Thursday, June 01, 2006

Villanelle

This form is one I've tried more often than any other fixed form, maybe because the repeated lines suggest the sort of obsessiveness that poetry necessarily involves, for me. The problem is: how can you write lines that are meaningful yet versatile enough to last the whole poem? My solution here is to write on a pretty universal and recognizeable topic: lost or unrequited love. The two repeated lines are a bit ambiguous, and suggest the sort of ambivalent mood of a half-regretful, half-nostalgic speaker, looking back on mistakes and missed opportunities with a mixture of regret and irony.

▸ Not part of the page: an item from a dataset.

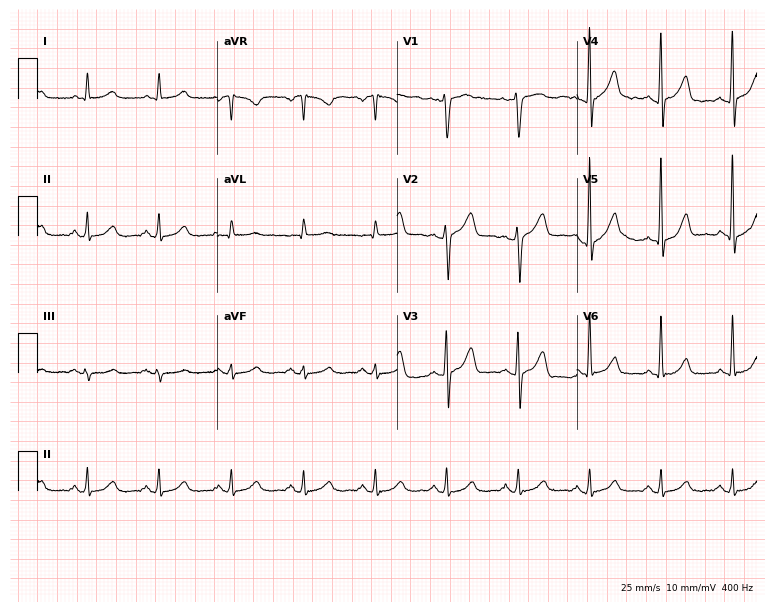
Standard 12-lead ECG recorded from an 83-year-old woman (7.3-second recording at 400 Hz). None of these six findings is recorded: first-degree AV block, right bundle branch block (RBBB), left bundle branch block (LBBB), sinus bradycardia, atrial fibrillation (AF), sinus tachycardia.
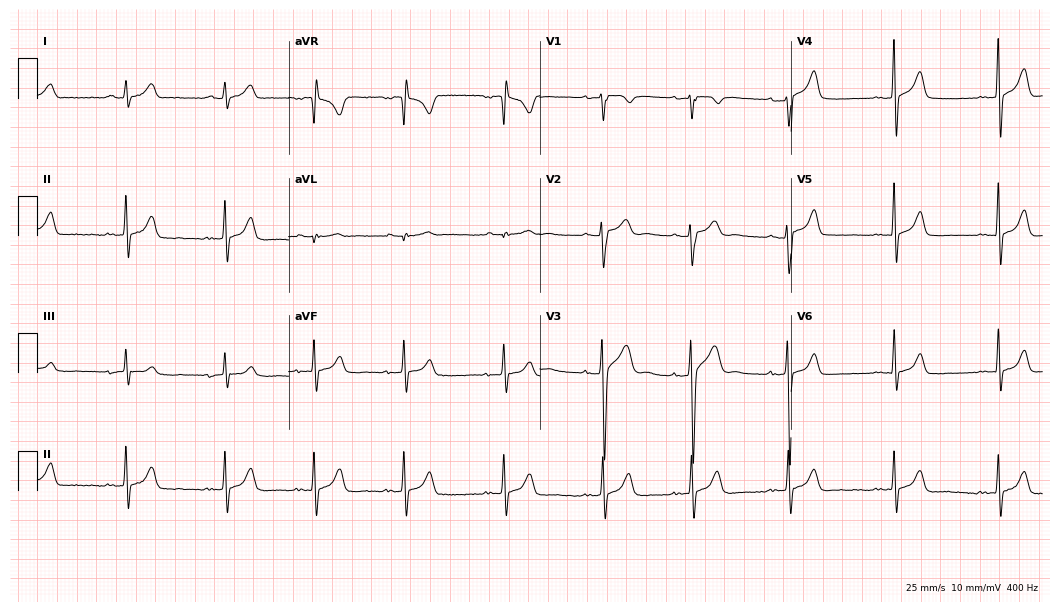
12-lead ECG from a male, 18 years old. Recorded interpretation: within normal limits.

Villanelle for the Headstrong and Heartbroken

How can you grieve for what you hardly needed?
It’s much too late. Just lose and let it be.
You never know which way the heart was headed.

Some good advice was not meant to be heeded.
I wouldn’t show the world my jealousy.
How can you grieve for what you hardly needed?

I almost thought that we must be related—
Resemblance was the only thing to see;
You never know which way the heart was headed.

To give myself was to become depleted;
My love was always more than intimacy.
How can you grieve for what you hardly needed?

Fighting for you, I might have been defeated,
Or worse yet, made to woo an enemy.
You never know which way the heart was headed.

Despite it all, our lives might have been wedded
One afternoon, when you asked after me.
How can you grieve for what you hardly needed?
You never know which way the heart was headed.


Does the mixed usage of "you" (meaning both everyone, and the significant other) confuse irreparably? It's something I tend to do a lot, and can find no way around. Here I like the way it gives the option of having the last lines addressed to her, not just to the ether, or to myself. But I'm not sure the situation is clear enough to the reader.